EXERCISE AIM
Copy out each line of the data that includes the string "cells".

[Data items]
------

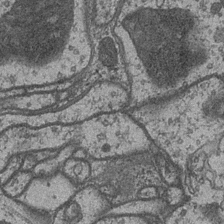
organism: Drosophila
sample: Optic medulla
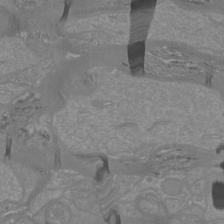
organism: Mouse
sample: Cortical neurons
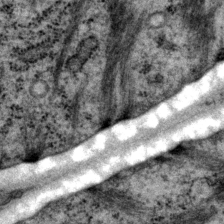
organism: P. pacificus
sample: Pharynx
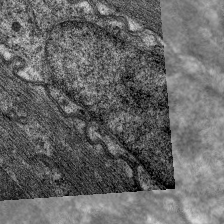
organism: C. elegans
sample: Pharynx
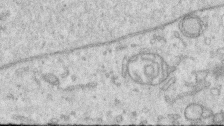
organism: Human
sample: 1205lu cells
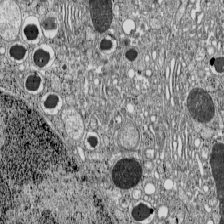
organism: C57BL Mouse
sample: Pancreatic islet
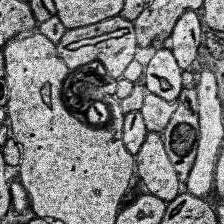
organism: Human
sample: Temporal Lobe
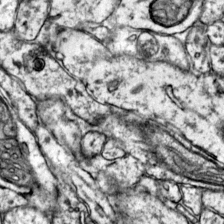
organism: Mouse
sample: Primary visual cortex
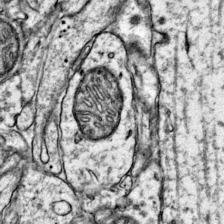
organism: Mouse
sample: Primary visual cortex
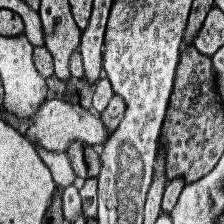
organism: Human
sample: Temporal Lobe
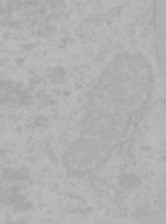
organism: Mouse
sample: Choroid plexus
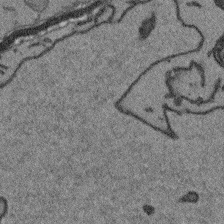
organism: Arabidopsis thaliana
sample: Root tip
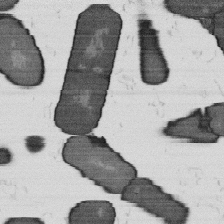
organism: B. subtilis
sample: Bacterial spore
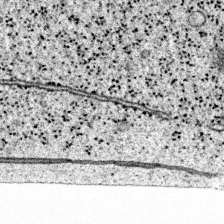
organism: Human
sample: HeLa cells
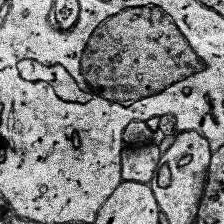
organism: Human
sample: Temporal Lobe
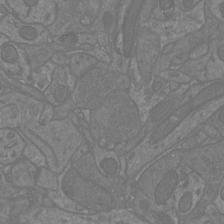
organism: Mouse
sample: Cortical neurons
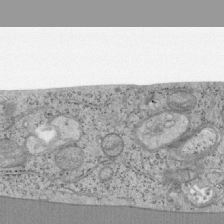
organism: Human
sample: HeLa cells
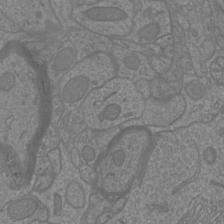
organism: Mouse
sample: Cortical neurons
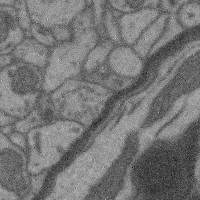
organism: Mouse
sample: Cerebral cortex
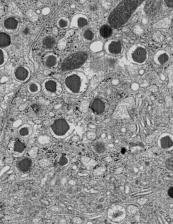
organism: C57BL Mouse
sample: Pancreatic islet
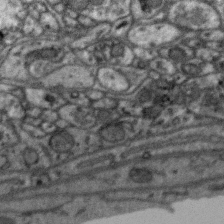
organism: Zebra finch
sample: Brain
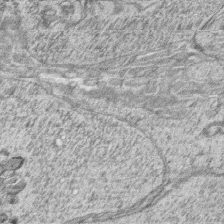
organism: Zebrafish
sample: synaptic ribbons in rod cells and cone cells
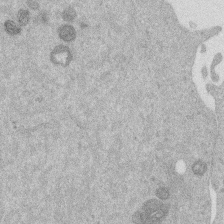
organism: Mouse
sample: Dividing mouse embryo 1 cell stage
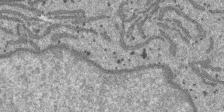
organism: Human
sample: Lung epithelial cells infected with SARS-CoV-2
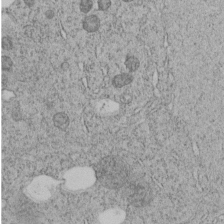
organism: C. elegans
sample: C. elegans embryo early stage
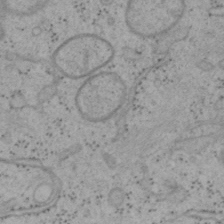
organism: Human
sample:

------

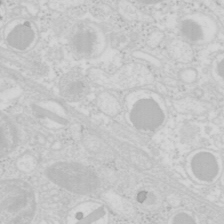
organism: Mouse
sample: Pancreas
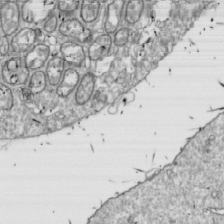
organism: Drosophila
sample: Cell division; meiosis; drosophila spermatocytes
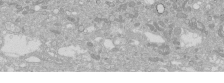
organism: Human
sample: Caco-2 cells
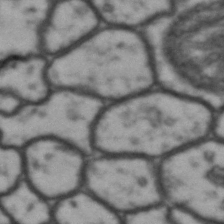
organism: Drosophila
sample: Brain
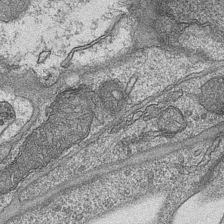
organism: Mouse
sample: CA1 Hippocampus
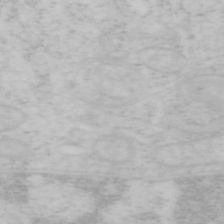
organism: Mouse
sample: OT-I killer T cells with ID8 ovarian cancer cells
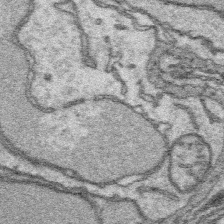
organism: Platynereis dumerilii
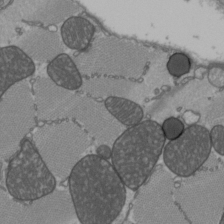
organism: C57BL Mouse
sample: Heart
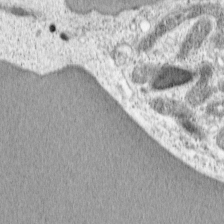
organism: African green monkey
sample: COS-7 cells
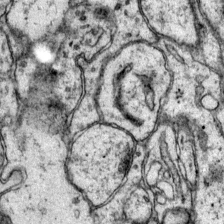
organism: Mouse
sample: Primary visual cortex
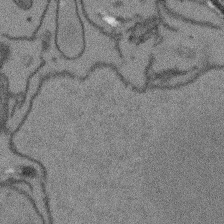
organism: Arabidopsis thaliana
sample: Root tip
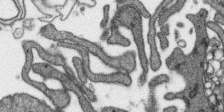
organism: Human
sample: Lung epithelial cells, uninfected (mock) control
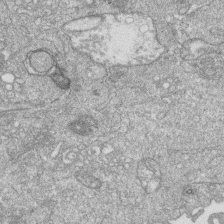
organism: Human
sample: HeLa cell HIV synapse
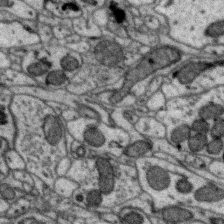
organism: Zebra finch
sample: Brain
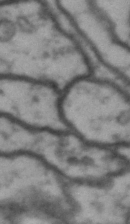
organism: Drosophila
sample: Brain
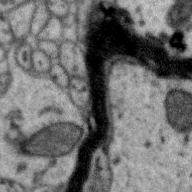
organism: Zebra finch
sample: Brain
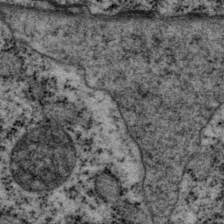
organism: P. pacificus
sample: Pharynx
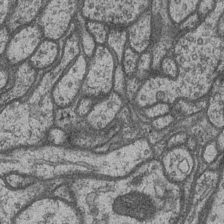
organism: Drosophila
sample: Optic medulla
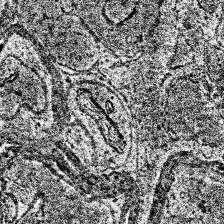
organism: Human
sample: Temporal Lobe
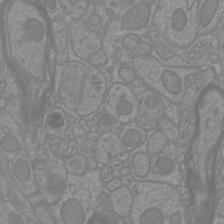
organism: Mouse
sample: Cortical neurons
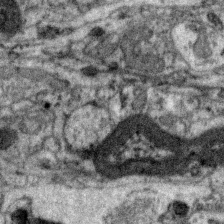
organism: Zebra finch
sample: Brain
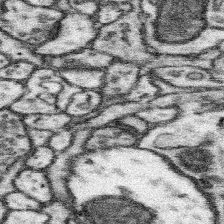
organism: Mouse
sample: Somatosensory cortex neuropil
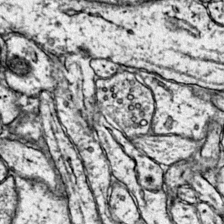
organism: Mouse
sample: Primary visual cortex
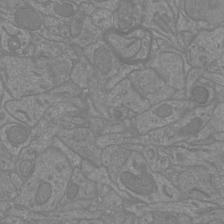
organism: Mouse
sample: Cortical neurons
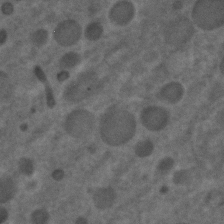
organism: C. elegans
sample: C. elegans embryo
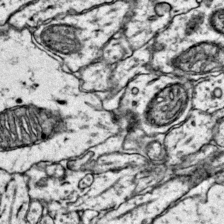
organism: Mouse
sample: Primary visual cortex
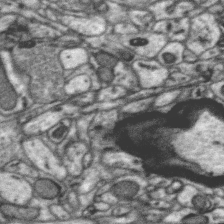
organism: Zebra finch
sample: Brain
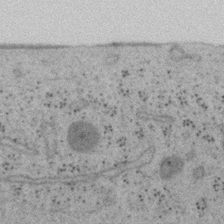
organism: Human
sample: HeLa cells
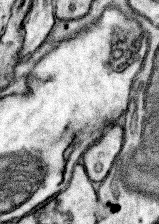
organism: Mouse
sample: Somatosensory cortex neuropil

------

ANSWER FOR THE TASK
sample: 1205lu cells
sample: HeLa cells
sample: HeLa cells
sample: synaptic ribbons in rod cells and cone cells
sample: Lung epithelial cells infected with SARS-CoV-2
sample: Caco-2 cells
sample: OT-I killer T cells with ID8 ovarian cancer cells
sample: COS-7 cells
sample: Lung epithelial cells, uninfected (mock) control
sample: HeLa cells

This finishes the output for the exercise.